We included 115 paired patient and physician assessments and we validated Q-SLAQ versus SLAQ in an additional set of 85 patients. A limited number, though our study comprises more participants than the first SLAQ study conducted by Karlson et al.5 The high response rate suggests that the questionnaire is easy to answer, which is a strength of this study. Test–retest analysis could not be performed to further validate the Q-SLAQ. This is recommended in future studies, and longitudinal studies are also needed to test how well Q-SLAQ can capture change in disease activity. Our additional data collection, with a clinical sample with and without physicians’ assessment, confirm that the Q-SLAQ present comparable data to SLAQ; however, we acknowledge that the sample is small.

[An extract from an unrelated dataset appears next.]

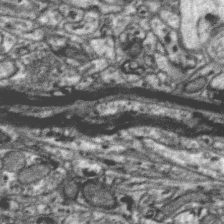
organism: Zebra finch
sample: Brain

We acknowledge that the original SLAQ,5 which is translated into several languages,7 15 21 22 is suitable for epidemiological studies with comparisons between countries. Nevertheless, the SLAQ is extensive, and in clinical everyday practice with frequent visits, we stress that a shorter questionnaire that covers a shorter period would be preferable. Additionally, we find that the care of today tends to include more and more digital contacts, and it is thus important to have validated patients’ assessments that we could use in a structured way. Since Q-SLAQ have the same structure and key elements as the SLAQ, we recommend Q-SLAQ rather than a completely different assessment.

To conclude, the performance of the shorter Q-SLAQ is similar to the original version of the SLAQ, demonstrating that it can be used to monitor disease activity in SLE. As we and others5 noted the substantial discrepancy between physicians’ and patients’ assessments of thoracic and respiratory pain/symptoms, further investigations of these items are clearly needed. We also explored the inclusion of sicca symptoms, based on patient suggestions, but believe that they are manifestations of damage rather than disease activity and should therefore not be part of Q-SLAQ. Overall, our results are encouraging and support the use of the Q-SLAQ in clinical care. We believe it is especially well suited in clinical situations when it is not possible to conduct physical examinations, for example, to support digital and telephone contacts, but also for registry purposes.